_Your assignment_
For every record below, repeat the text exactly and pass over any image.

_Material supplied_
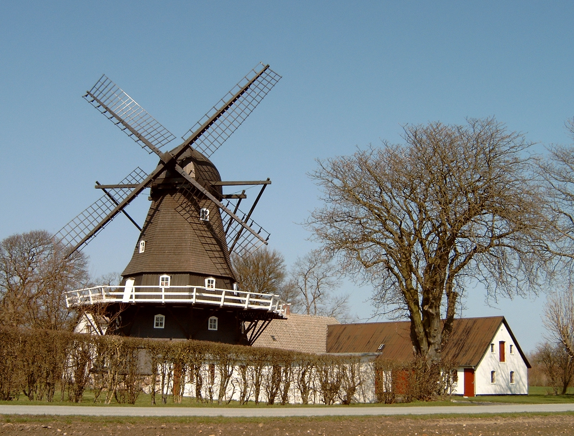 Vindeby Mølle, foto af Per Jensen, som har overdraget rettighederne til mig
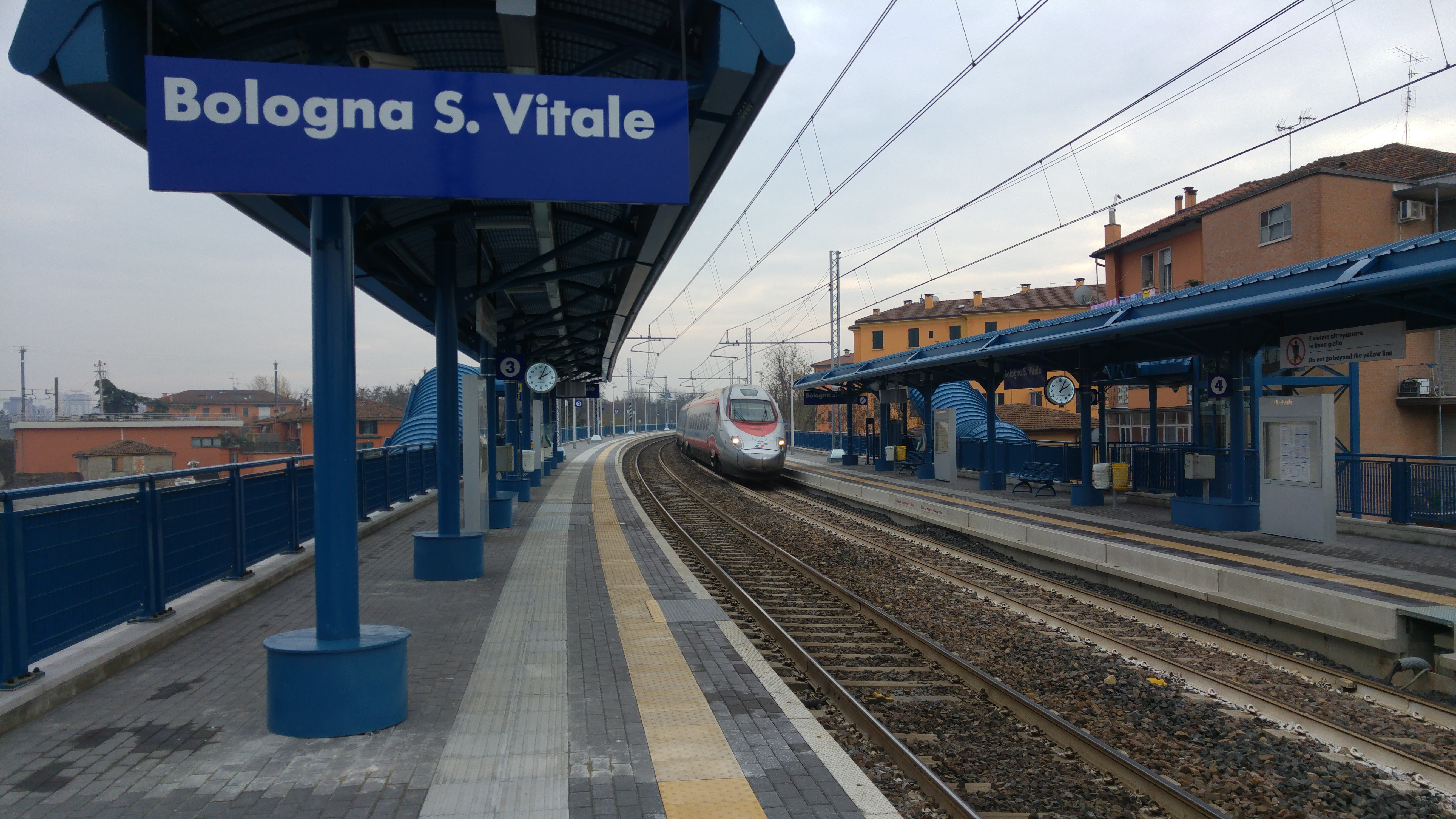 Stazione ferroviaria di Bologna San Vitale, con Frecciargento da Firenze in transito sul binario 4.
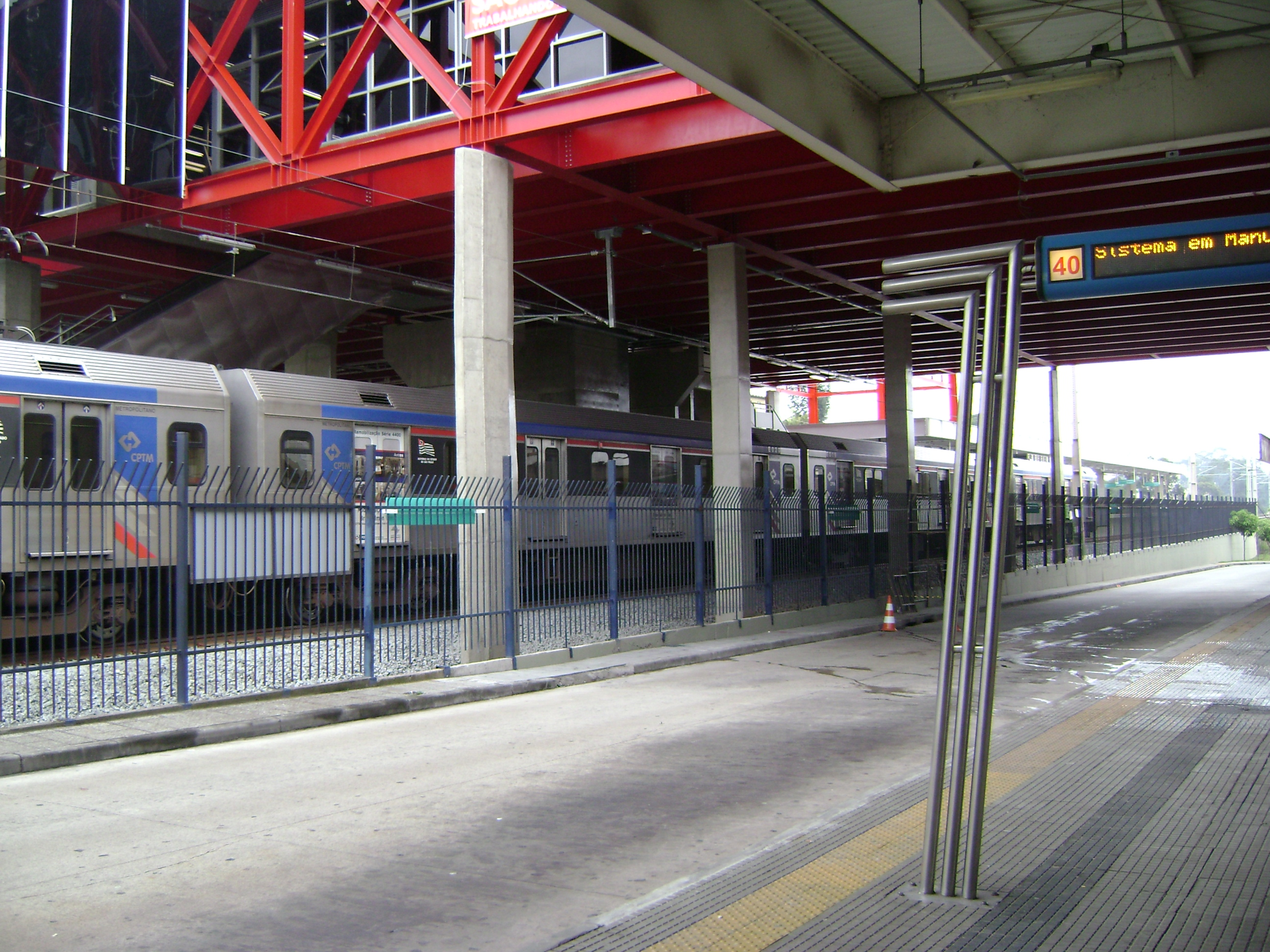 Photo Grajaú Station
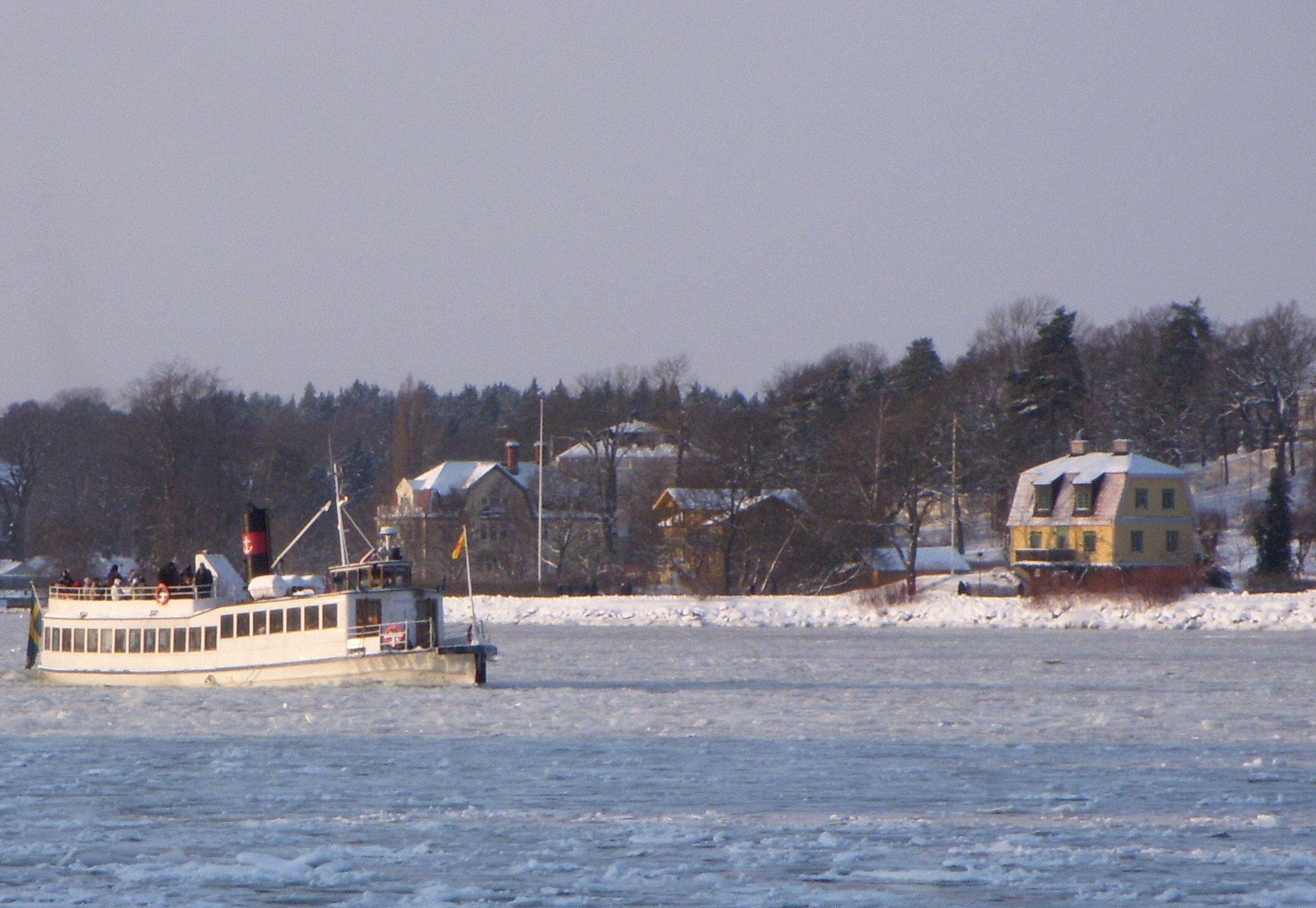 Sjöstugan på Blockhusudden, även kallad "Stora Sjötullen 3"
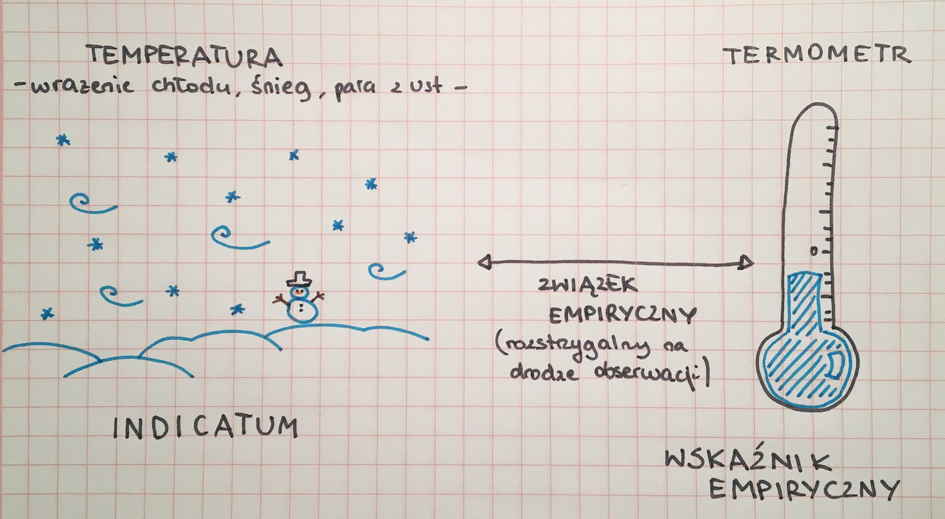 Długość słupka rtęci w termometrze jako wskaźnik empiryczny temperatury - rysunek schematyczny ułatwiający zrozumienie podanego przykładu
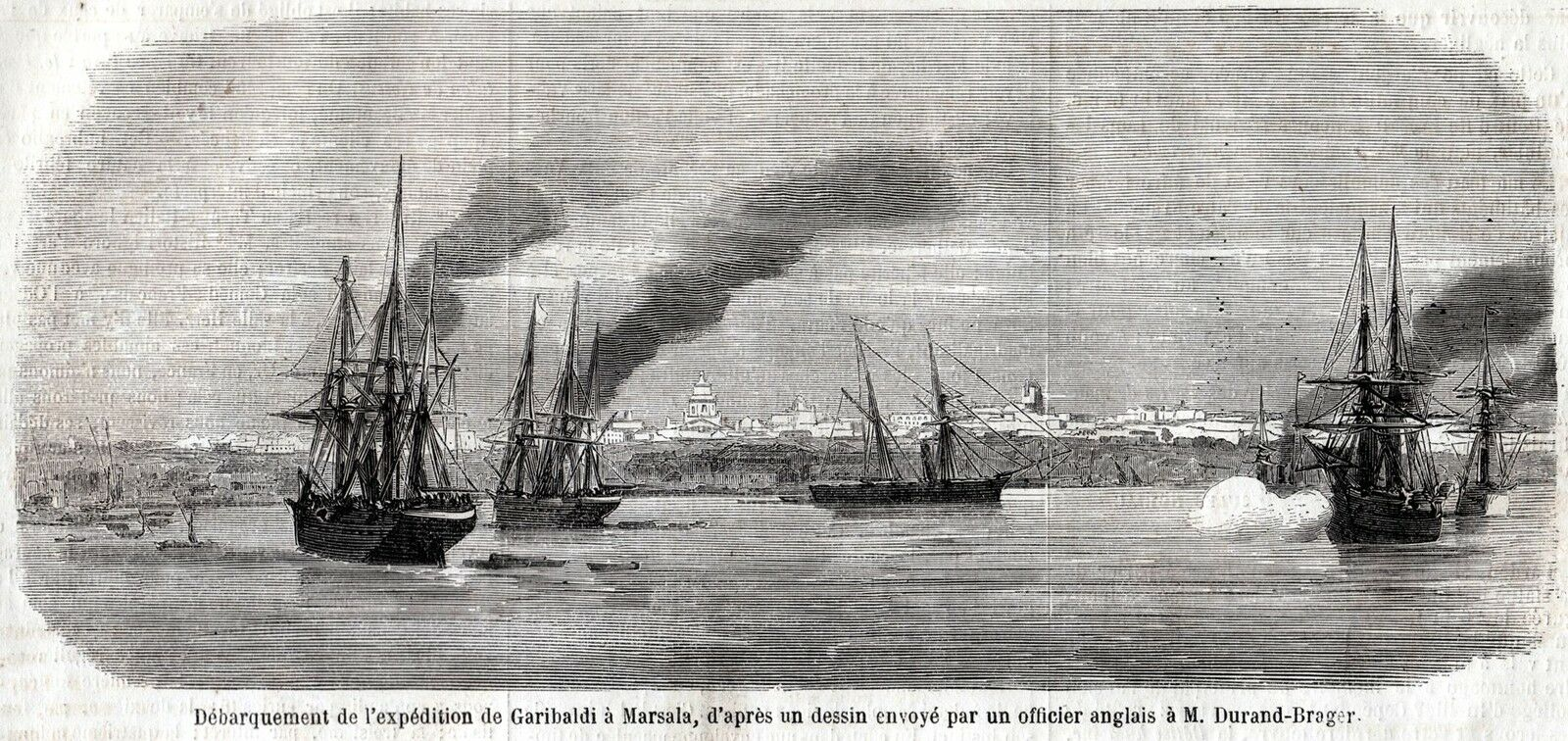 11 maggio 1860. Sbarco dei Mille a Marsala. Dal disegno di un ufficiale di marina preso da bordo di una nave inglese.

_Exercise answer_
 Vindeby Mølle, foto af Per Jensen, som har overdraget rettighederne til mig
 Stazione ferroviaria di Bologna San Vitale, con Frecciargento da Firenze in transito sul binario 4.
 Photo Grajaú Station
 Sjöstugan på Blockhusudden, även kallad "Stora Sjötullen 3"
 Długość słupka rtęci w termometrze jako wskaźnik empiryczny temperatury - rysunek schematyczny ułatwiający zrozumienie podanego przykładu
 11 maggio 1860. Sbarco dei Mille a Marsala. Dal disegno di un ufficiale di marina preso da bordo di una nave inglese.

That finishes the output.